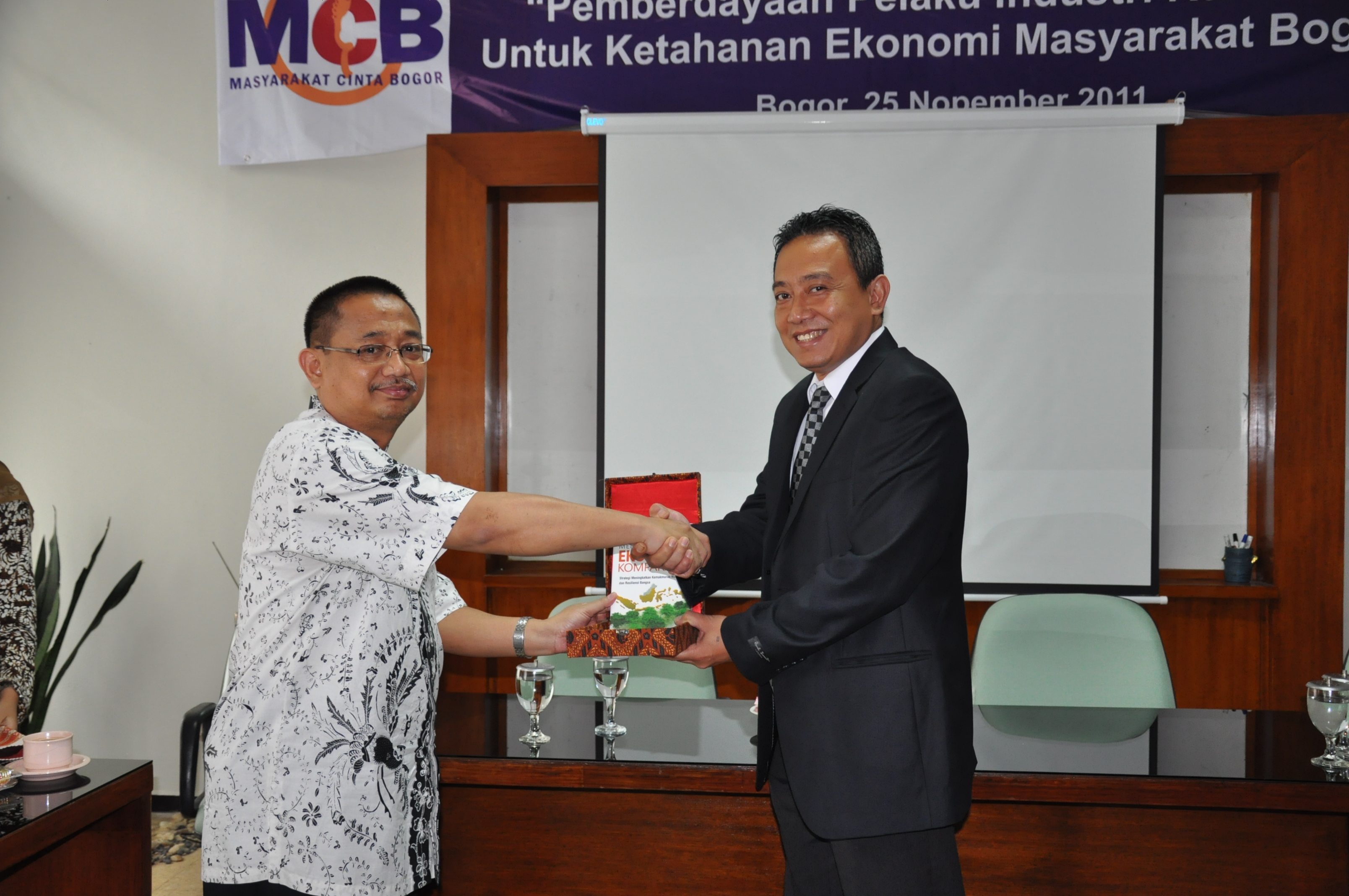 Bagus Karyanegara IPB
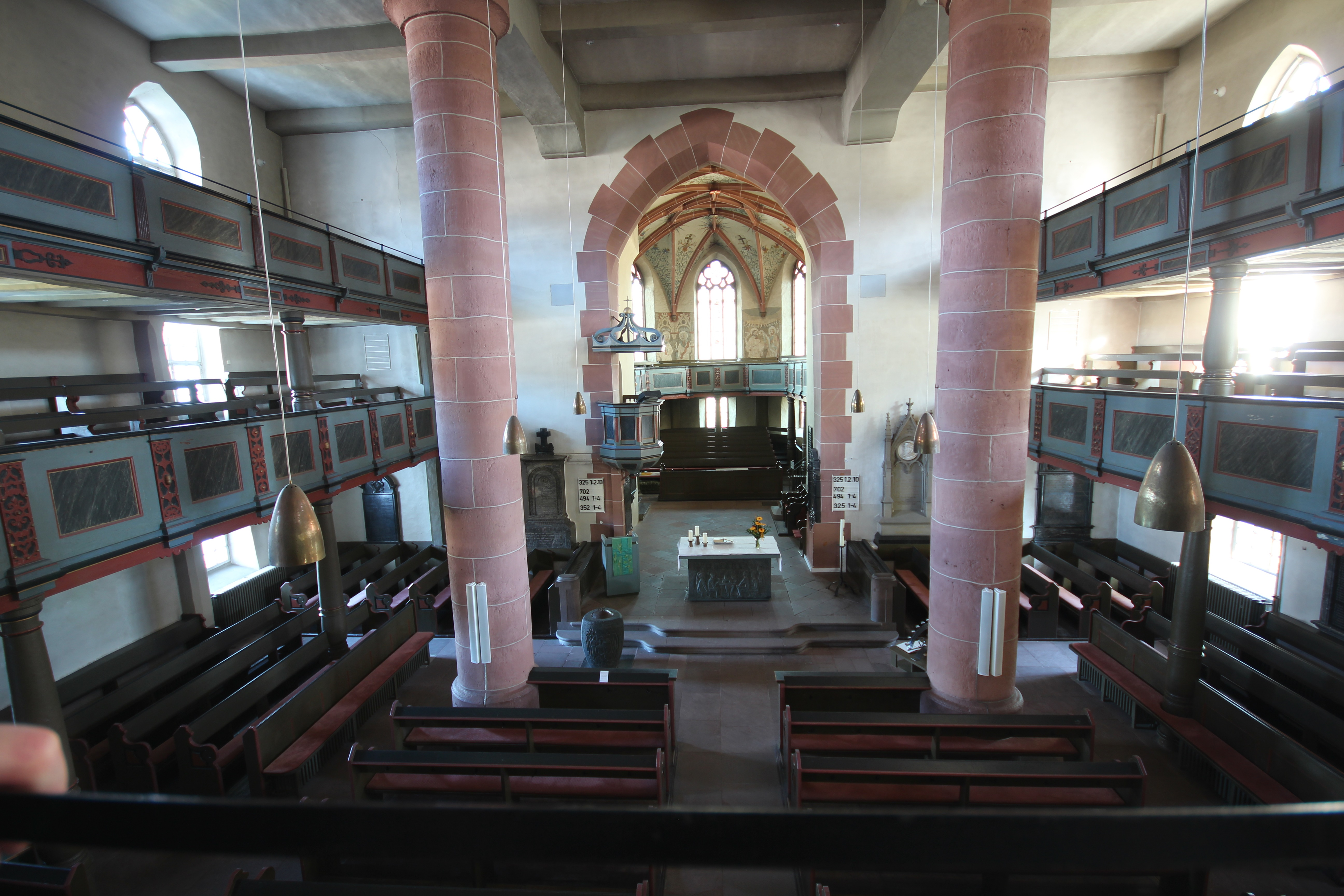 Kirchenschiff der Evangelischen Stadtkirche Herborn mit Emporen und Blick in den Chorraum
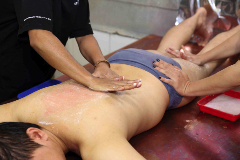 fotobalur

■ ■ ■

_WHAT YOU ARE ASKED TO DO:_ The data must be printed exactly, image-free.

_OUTPUT FOR THIS TASK:_
 Bagus Karyanegara IPB
 Kirchenschiff der Evangelischen Stadtkirche Herborn mit Emporen und Blick in den Chorraum
 fotobalur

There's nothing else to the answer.